Глава 14. Лесники, лесничие, лесорубы, или Грибочки по-дятловски
В «Дороге к Мертвой горе» я допустил ошибку. Слишком бегло обрисовал роль в Ремпеля в документальной части, равно как и его альтер эго Рейснера в художественной.
(Напомню, что и Рейснер, и Рогов с Гридневым, — исключительно плод моей писательской фантазии. И пытаться проецировать преступления, совершенные ими, на реальных людей, причастных к дятловской трагедии, и грешно, и смешно. Это литературные персонажи, не более того. Иллюстрируют кое-какие авторские догадки.)

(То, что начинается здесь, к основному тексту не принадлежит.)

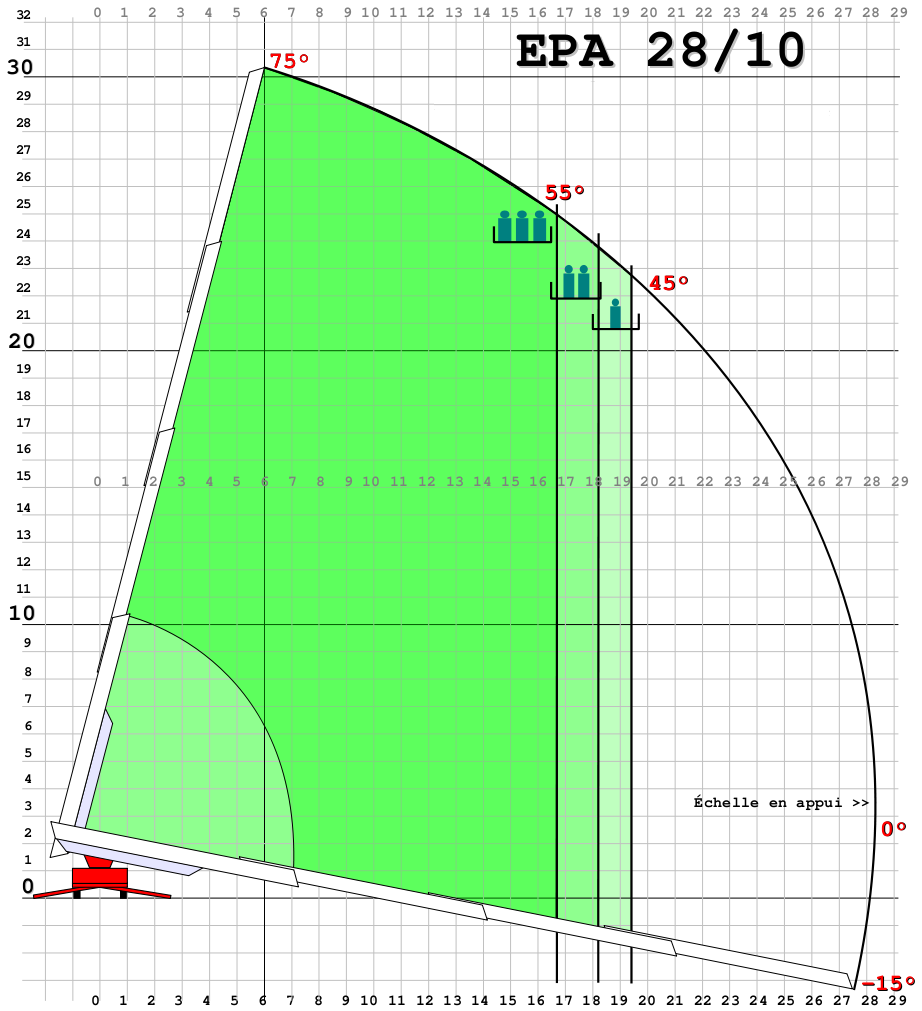 Grille de calcul de portée pour une EPA camiva 28/10

В результате столкнулся с читательским непониманием: не мог, дескать, какой-то там лесник успешно шантажировать «крестного отца» местной мафии. Кто бы ему выделил долю в криминальном бизнесе? С какой такой радости? Закопали бы под елкой, и конец истории.
В общем, люди слабо понимают, чем лесничий отличается от лесника. Даже Ракитин, знающий всё на свете, упорно в своем исследовании именует лесника Ивана Пашина лесничим — Алексей Иванович тоже не понимает, кто такой лесничий, чем занимается, какую власть имеет в районе…
А власть лесничий Ремпель имел немалую. И он (глава лесничества), и Ряжнев (начальник лесного участка, командовавший лесорубами) руководители из одной системы, из Минлеспрома, но из разных его подразделений, и официально ни один из них не был другому начальником. Однако как раз Ряжнев зависел по службе от Ремпеля, и весьма сильно, а не наоборот.
Именно лесничество отводило участки леса под вырубку. И Ремпель мог выделить участок с хорошими подъездными путями и с отличными деревьями: сосны стоят, как солдаты в строю, одна к одной, план сделать легко и просто. А мог поступить иначе: загнать лесорубов на удаленные неудобья, куда надо торить зимник через болота, и где лес стоит плохонький, едва лишь четверть его пойдёт в счет плана по деловой древесине, а остальное на дрова, — и как там жилы ни рви, но план не выполнишь и премию не получишь.
Мало того, после завершения лесорубных работ участок надлежит сдать по акту, и сдать опять-таки лесничеству. Чтобы не валялись там, например, и не гнили груды срезанных ветвей и сучьев, не мешали лесопосадочным работам, если таковые запланированы. А если не запланированы, то чтобы не мешали самосеву.
Уже в наше время, в начале 2000-х годов, мне доводилось слышать от граждан, занимавшихся лесозаготовками в Ленобласти: завершив вырубку, делянку можно хоть вылизать, убрав всё до последней шишечки-хвоиночки, хоть спиртом протереть, — но пока на лапу не дашь, акт приёмки подписан не будет.
Так строились отношения лесничества и лесозаготавливающего участка во времена, так сказать, мирные. Если же случался масштабный лесной пожар, то руководил борьбой с ним лесничий и получал для того диктаторские полномочия в районе: и пожарные, и милиция, и другие службы переходили в его подчинение. И лесорубы тоже — вместо обычных своих дел вырубали огнезащитные просеки и копали канавы, предохраняющие от низового пала.
То есть Ряжнев от Ремпеля зависел, и сильно. Но это если рассматривать их официальные взаимоотношения.
А если взглянуть на нелегальные? На криминальные, называя вещи своими именами? Не так уж важно, насколько точны авторские предположения о криминальном бизнесе, высказанные в «Дороге к Мертвой горе», — на Севере, вдали от цивилизации, любой босс районного масштаба, обладающий властью и ресурсами, крутил какие-то незаконные схемы. Любой. Бессеребрянников и нестяжателей система отторгала очень быстро.
* * *
Да, Гриднев (здесь я вынужден вернуться к именам персонажей из художественной части книги) наверняка имел в распоряжении людей с криминальным прошлым, способных выполнить самые щекотливые поручения.
Но ведь и Рейснер не институтом благородных девиц заведовал! Ему подчинялся штат лесников, лесных объездчиков, техников-лесоводов и т. д.